Further, we know this is an

*abelian*group given that there is a symmetry of products across the (falling) diagonal in the table. That is to say, for every $a \cdot b$ product (where both $a$ and $b$ are in $S = \{1,3,7,9\}$) equals its corresponding $b \cdot a$ product.Below is the addition table for a $10$-hour clock arithmetic. Does the smaller set $T = \{0,2,4,6,8\}$ form a group using the same operation? If it does, is it an abelian group? Explain the reasoning behind both of your answers. $$\displaystyle{\begin{array}{c|cccccccccc} + & 0 & 1 & 2 & 3 & 4 & 5 & 6 & 7 & 8 & 9 \\\hline 0 & 0 & 1 & 2 & 3 & 4 & 5 & 6 & 7 & 8 & 9 \\ 1 & 1 & 2 & 3 & 4 & 5 & 6 & 7 & 8 & 9 & 0 \\ 2 & 2 & 3 & 4 & 5 & 6 & 7 & 8 & 9 & 0 & 1 \\ 3 & 3 & 4 & 5 & 6 & 7 & 8 & 9 & 0 & 1 & 2 \\ 4 & 4 & 5 & 6 & 7 & 8 & 9 & 0 & 1 & 2 & 3 \\ 5 & 5 & 6 & 7 & 8 & 9 & 0 & 1 & 2 & 3 & 4 \\ 6 & 6 & 7 & 8 & 9 & 0 & 1 & 2 & 3 & 4 & 5 \\ 7 & 7 & 8 & 9 & 0 & 1 & 2 & 3 & 4 & 5 & 6 \\ 8 & 8 & 9 & 0 & 1 & 2 & 3 & 4 & 5 & 6 & 7 \\ 9 & 9 & 0 & 1 & 2 & 3 & 4 & 5 & 6 & 7 & 8 \\ \end{array}}$$

First, let us find the addition table for $T = \{0,2,4,6,8\}$, by erasing the un-needed rows and columns of the table above: $$\begin{array}{c|ccccc} & 0 & 2 & 4 & 6 & 8 \\\hline 0 & 0 & 2 & 4 & 6 & 8 \\ 2 & 2 & 4 & 6 & 8 & 0 \\ 4 & 4 & 6 & 8 & 0 & 2 \\ 6 & 6 & 8 & 0 & 2 & 4 \\ 8 & 8 & 0 & 2 & 4 & 6 \end{array}$$ Then, note:

$T$ is

*closed*with respect to $10$-hour "addition", as we only see elements of $T$ in the body of the table.*Associativity*holds as it held in the larger table.The

*identity*is $0$, as adding this to any value (even on a clock) leaves it unchanged.Every element has an

*inverse*as we see the identity $0$ in every row and column.

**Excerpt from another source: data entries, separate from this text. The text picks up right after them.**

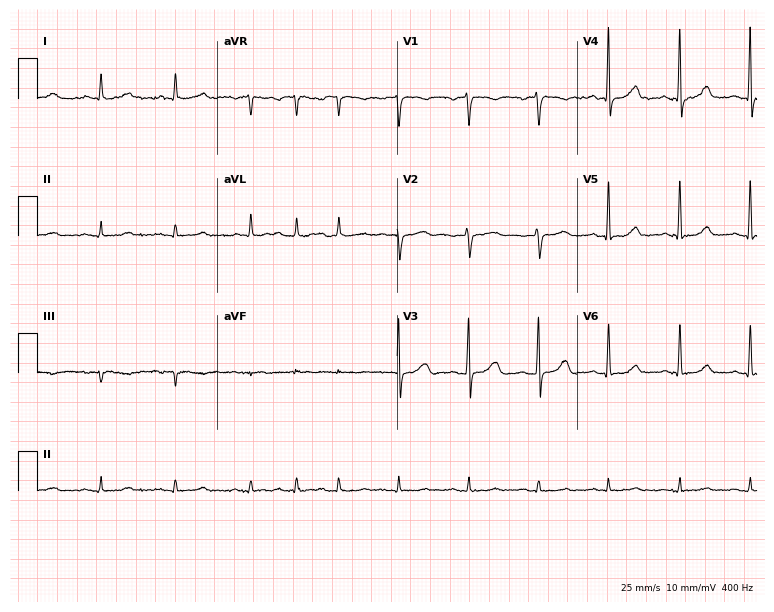
Electrocardiogram (7.3-second recording at 400 Hz), a woman, 73 years old. Of the six screened findings (first-degree AV block, right bundle branch block (RBBB), left bundle branch block (LBBB), sinus bradycardia, atrial fibrillation (AF), sinus tachycardia), none is recorded.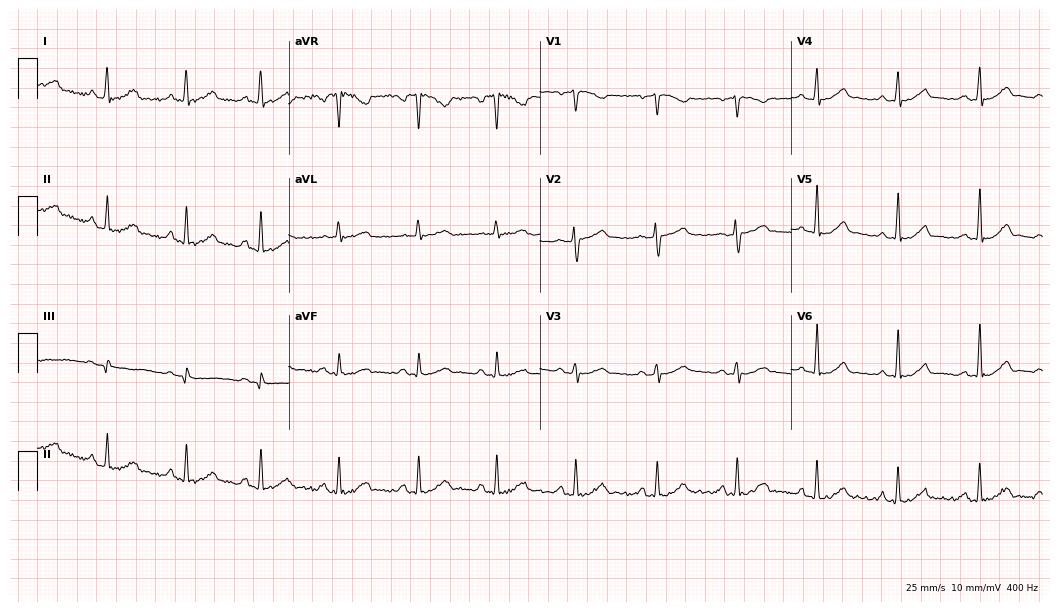
Resting 12-lead electrocardiogram (10.2-second recording at 400 Hz). Patient: a 34-year-old female. Read as a normal ECG.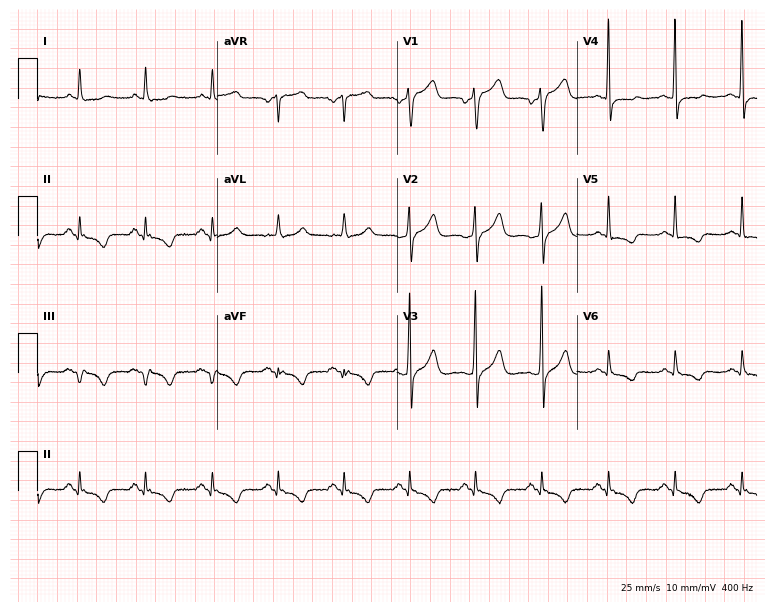
Resting 12-lead electrocardiogram. Patient: a 68-year-old male. None of these six findings is recorded: first-degree AV block, right bundle branch block, left bundle branch block, sinus bradycardia, atrial fibrillation, sinus tachycardia.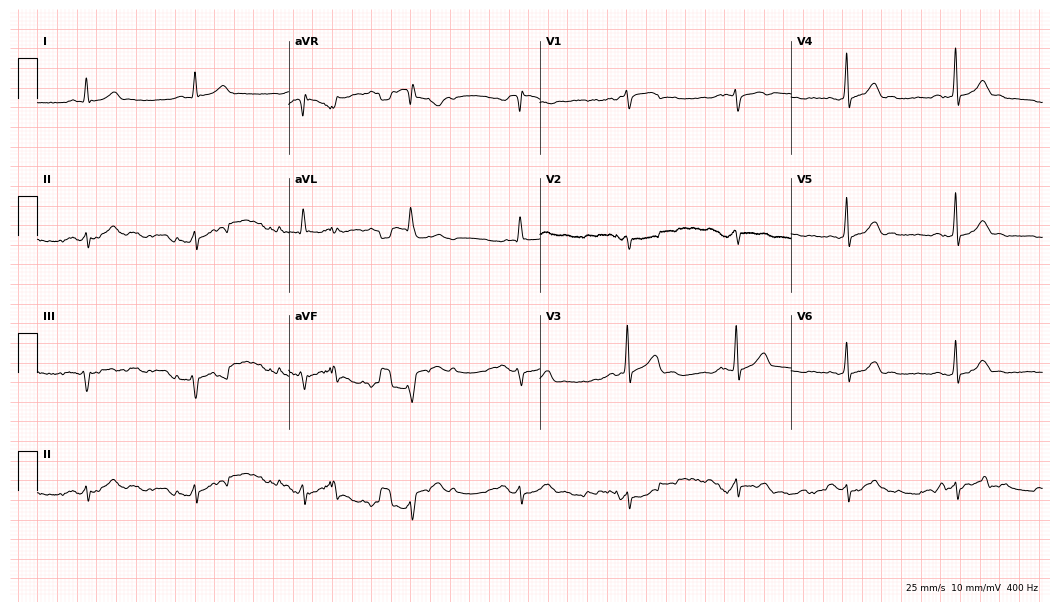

Thus, $T$ with addition on a $10$-hour clock forms a group.

Further, given the symmetry seen along the (falling) diagonal where every $ab = ba$ for elements $a$ and $b$ in $T$, this is an

*abelian*group.Does the set $T = \{0,2,4,6,8\}$ form a commutative ring with respect to addition and multiplication on a $10$-hour clock?

No. Notice that multiplication, if restricted to the elements of $T$, has no multiplicative identity.